Biquad calculator v3

The latest version of the biquad calculator. It also takes on the functionality of the frequency response grapher:

Sample rate (Hz)
Fc (Hz)
Gain (dB)
a coefficients (zeros)
b coefficients (poles)

bigger: Yes.

more filters: I probably won’t go deep into allpass filters, but people ask about calculating their coefficients from time to time, so here it is. And added first order filters for comparison.

phase plot: In earlier versions of the calculator, phase wasn’t important, we’re interested in an amplitude response and live with the phase response. But in adding the allpass filter type, phase is everything. It’s also good to know for other filter types, and for plotting arbitrary coefficients.

frequency response grapher: Edit or paste in coefficients and complete the edit with tab or a click outside the editing field to plot it. You can change the plot controls, but if you change a filter control then the calculator will resume as a biquad calculator.

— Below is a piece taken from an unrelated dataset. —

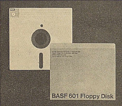 BASF 601, floppy disk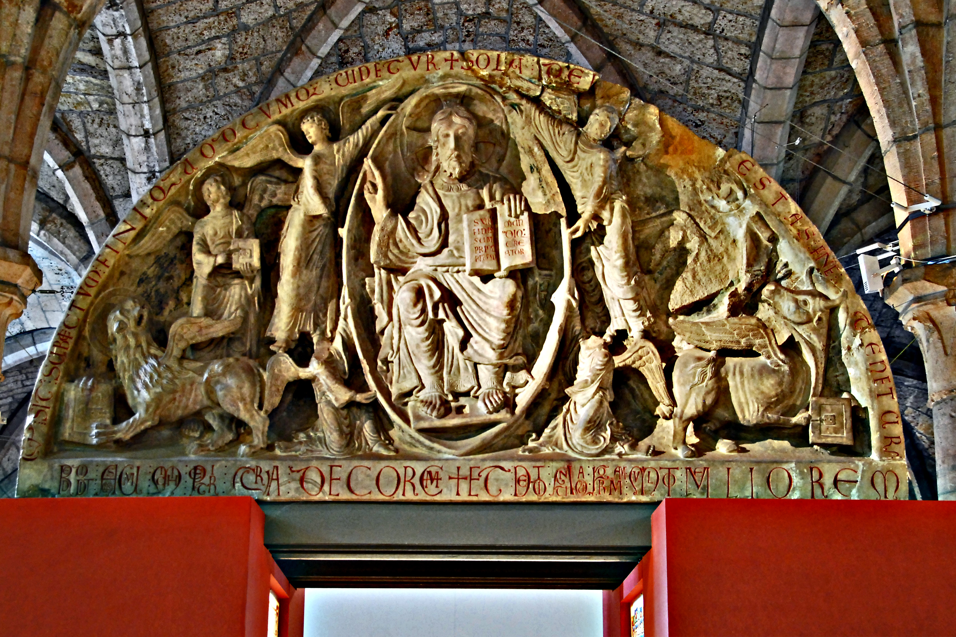 St-Bénigne,Kunstmuseum, Tympanon, Pantokrator

For instance, clear the b coefficients, and place this sequence into the a coefficients: 1,0,0,0,0,1. Then click on the graph or anywhere outside the edit field to graph it. That’s the response of summing a signal with a copy of it delayed by five samples, a simple FIR filter—a comb filter.

Because the calculator can also plot the response of arbitrary coefficients, the biquad calculator now displays the normalized b0 coefficient (1.0)—which you can ignore in a typical biquad implementation.

The coefficients fields accept values separated by almost anything—commas, spaces, new lines, for instance. And they ignore letters and values followed by “=”. You can use “a0 = 0.971, a1 = 0.215…”, for instance. Even scientific notation is accepted (“1.03e4”,).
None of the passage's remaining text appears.